Everything below from the line with "Strážny domček v Stupave" through the line with "Alfredo Di Dio, comandante" must be retyped exactly, except the pictures.

*PROVIDED ENTRIES*.
▼

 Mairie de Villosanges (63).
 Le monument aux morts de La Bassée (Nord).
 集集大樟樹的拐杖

▲
▼

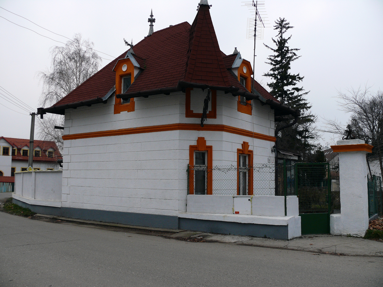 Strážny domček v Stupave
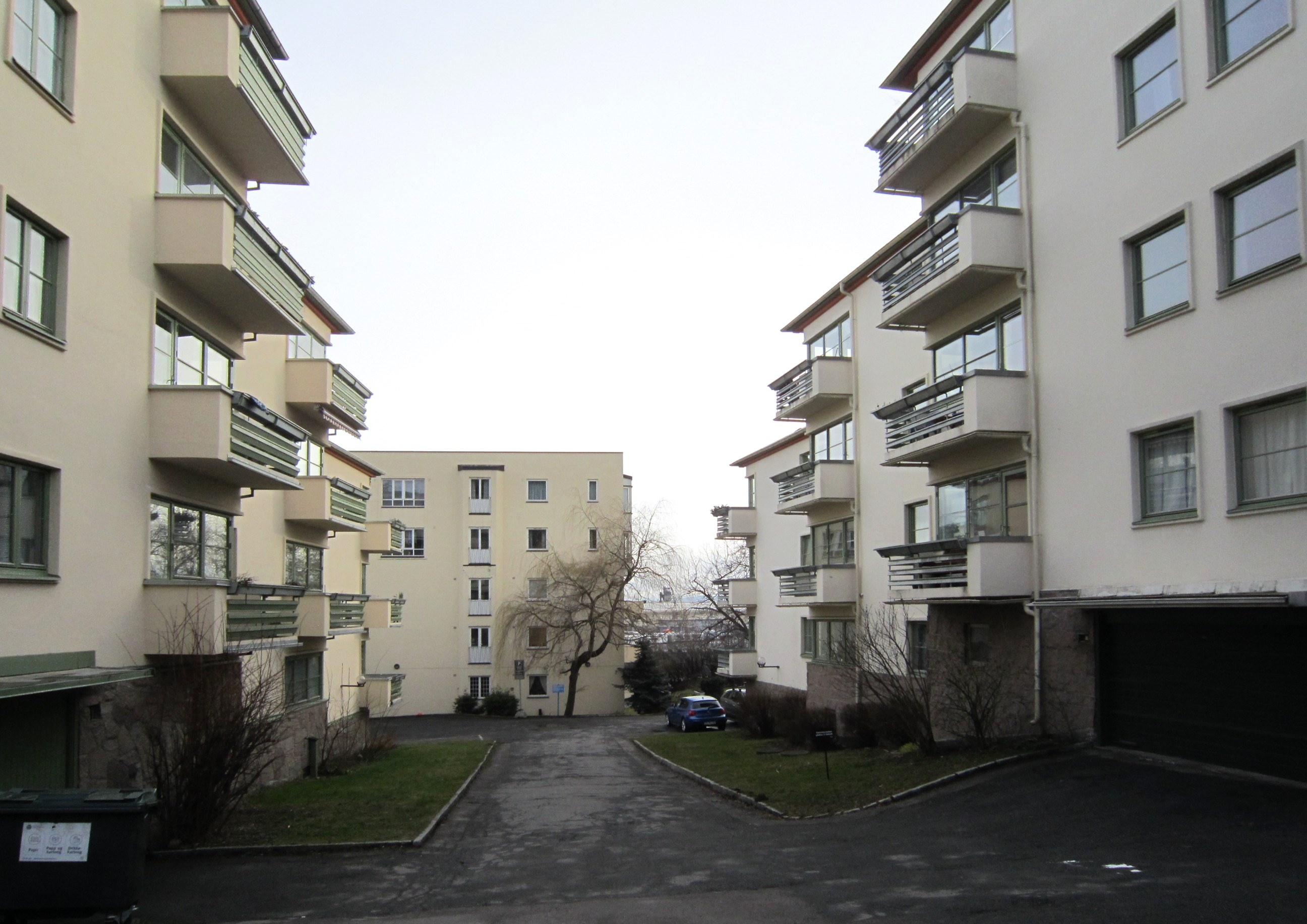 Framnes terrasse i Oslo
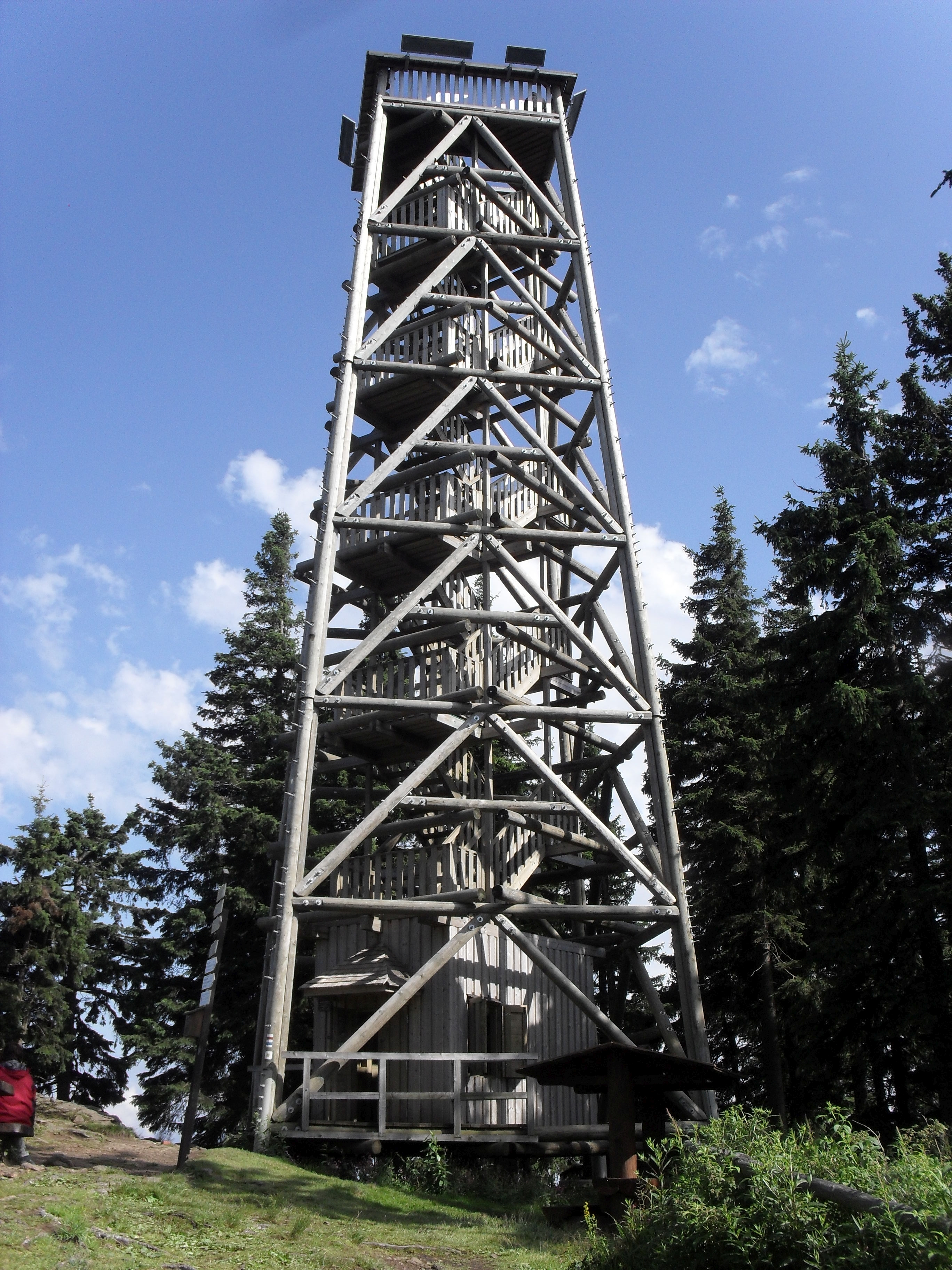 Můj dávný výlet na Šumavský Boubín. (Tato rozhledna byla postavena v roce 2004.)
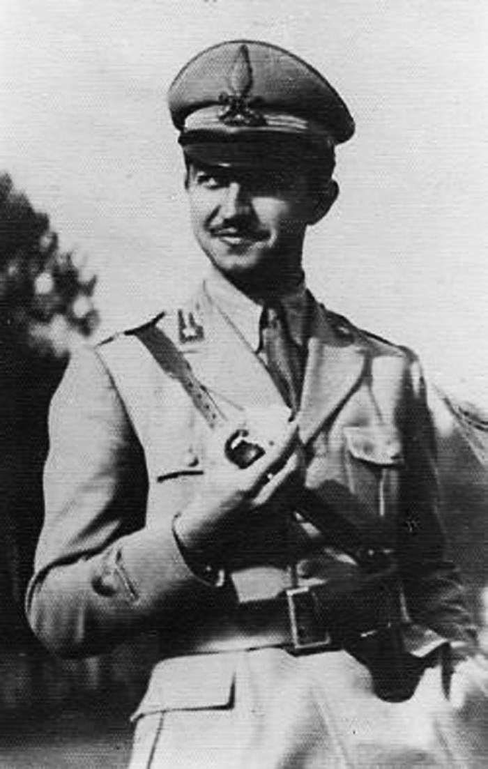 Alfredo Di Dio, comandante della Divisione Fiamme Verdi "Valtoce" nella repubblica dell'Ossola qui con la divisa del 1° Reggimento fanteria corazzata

▲

*WRITTEN SOLUTION*.
 Strážny domček v Stupave
 Framnes terrasse i Oslo
 Můj dávný výlet na Šumavský Boubín. (Tato rozhledna byla postavena v roce 2004.)
 Alfredo Di Dio, comandante della Divisione Fiamme Verdi "Valtoce" nella repubblica dell'Ossola qui con la divisa del 1° Reggimento fanteria corazzata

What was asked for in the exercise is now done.